A Tohono O'odham woman was found not guilty of misdemeanor charges for protesting border wall construction on her ancestral land, the Arizona Daily Star reports.

U.S. Magistrate Judge Leslie Bowman ruled that the charges imposed a substantial burden on the exercise of Ortega's religion, in a reversal of her previous ruling against Ortega.

Bowman had previously ruled that Ortega could not use the Religious Freedom Restoration Act in her defense.

"This is our land, and our ways are not wrong," Ortega said to supporters after the verdict. "We, today, again defended our culture, our ways, our songs, our locations, our mountains, our sacred sites.
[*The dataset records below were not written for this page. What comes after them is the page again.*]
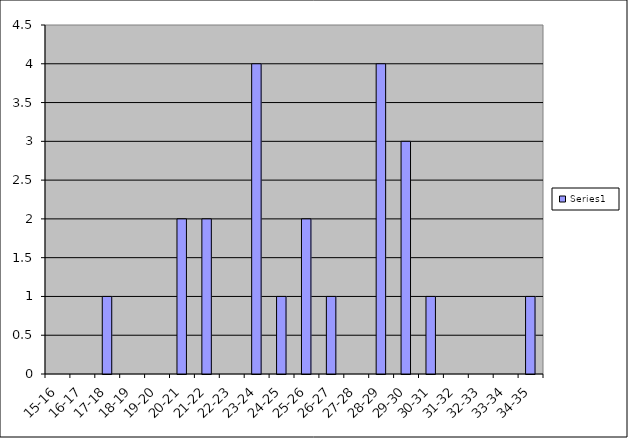
| Category | Series 0 |
|---|---|
| 15-16 | 0 |
| 16-17 | 0 |
| 17-18 | 1 |
| 18-19 | 0 |
| 19-20 | 0 |
| 20-21 | 2 |
| 21-22 | 2 |
| 22-23 | 0 |
| 23-24 | 4 |
| 24-25 | 1 |
| 25-26 | 2 |
| 26-27 | 1 |
| 27-28 | 0 |
| 28-29 | 4 |
| 29-30 | 3 |
| 30-31 | 1 |
| 31-32 | 0 |
| 32-33 | 0 |
| 33-34 | 0 |
| 34-35 | 1 |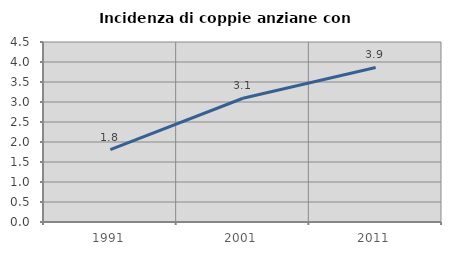
| Category | Incidenza di coppie anziane con figli |
|---|---|
| 1991.0 | 1.809 |
| 2001.0 | 3.093 |
| 2011.0 | 3.864 |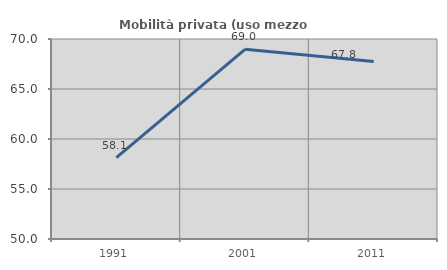
| Category | Mobilità privata (uso mezzo privato) |
|---|---|
| 1991.0 | 58.131 |
| 2001.0 | 68.97 |
| 2011.0 | 67.76 |

Today was a victory for our people."

Ortega protested a border wall construction site at Organ Pipe Cactus National Monument in September and was charged with interfering with agency function and violating a closure order.
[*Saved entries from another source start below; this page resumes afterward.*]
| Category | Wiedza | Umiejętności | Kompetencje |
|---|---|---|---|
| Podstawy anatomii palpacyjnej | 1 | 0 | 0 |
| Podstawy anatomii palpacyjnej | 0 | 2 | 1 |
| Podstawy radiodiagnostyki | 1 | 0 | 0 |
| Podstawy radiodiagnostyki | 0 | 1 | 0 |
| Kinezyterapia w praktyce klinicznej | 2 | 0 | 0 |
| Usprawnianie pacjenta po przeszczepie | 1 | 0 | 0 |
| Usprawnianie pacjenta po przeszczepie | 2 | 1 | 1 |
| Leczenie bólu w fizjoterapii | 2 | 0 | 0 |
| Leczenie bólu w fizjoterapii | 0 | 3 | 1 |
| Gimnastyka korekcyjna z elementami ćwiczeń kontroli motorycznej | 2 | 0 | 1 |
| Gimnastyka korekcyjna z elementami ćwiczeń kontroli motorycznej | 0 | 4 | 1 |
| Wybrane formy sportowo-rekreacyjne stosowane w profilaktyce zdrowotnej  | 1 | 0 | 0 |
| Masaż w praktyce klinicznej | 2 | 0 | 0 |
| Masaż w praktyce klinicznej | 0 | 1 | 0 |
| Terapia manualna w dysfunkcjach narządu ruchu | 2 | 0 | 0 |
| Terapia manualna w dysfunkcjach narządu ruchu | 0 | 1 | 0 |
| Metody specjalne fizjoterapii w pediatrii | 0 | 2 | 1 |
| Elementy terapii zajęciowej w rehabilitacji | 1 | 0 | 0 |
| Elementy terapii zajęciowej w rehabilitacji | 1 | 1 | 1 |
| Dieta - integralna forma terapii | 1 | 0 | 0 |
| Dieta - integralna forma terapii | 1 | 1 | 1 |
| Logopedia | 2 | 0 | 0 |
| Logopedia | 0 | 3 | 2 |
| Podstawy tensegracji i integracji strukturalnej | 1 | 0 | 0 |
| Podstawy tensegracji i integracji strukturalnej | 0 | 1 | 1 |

Ortega had been praying nearby at Quitobaquito Springs, a sacred ancient O'odham watering hole, when she heard construction begin and decided to protest.

Amy Knight, Ortega's defense attorney, argued that defense of sacred land near the springs was part of Ortega's religious practice.

Assistant U.S. Attorney Vincent J. Sottosanti rejected a defense based on religious freedom in both trials, saying that the federal government has the legal right to "modify, improve or use its own land however it sees fit."

Sottosanti claimed in the second trial: "There aren't any new facts. There's no new evidence. There's no new law.

"She went in as a girl and came out a woman, fighting for all of our rights, for religion," Tohono O'odham member Mary Garcia told a crowd after the trial. "Please understand, we're still here. And this is what it takes to let them know we love our culture. We love our language. We love our religion."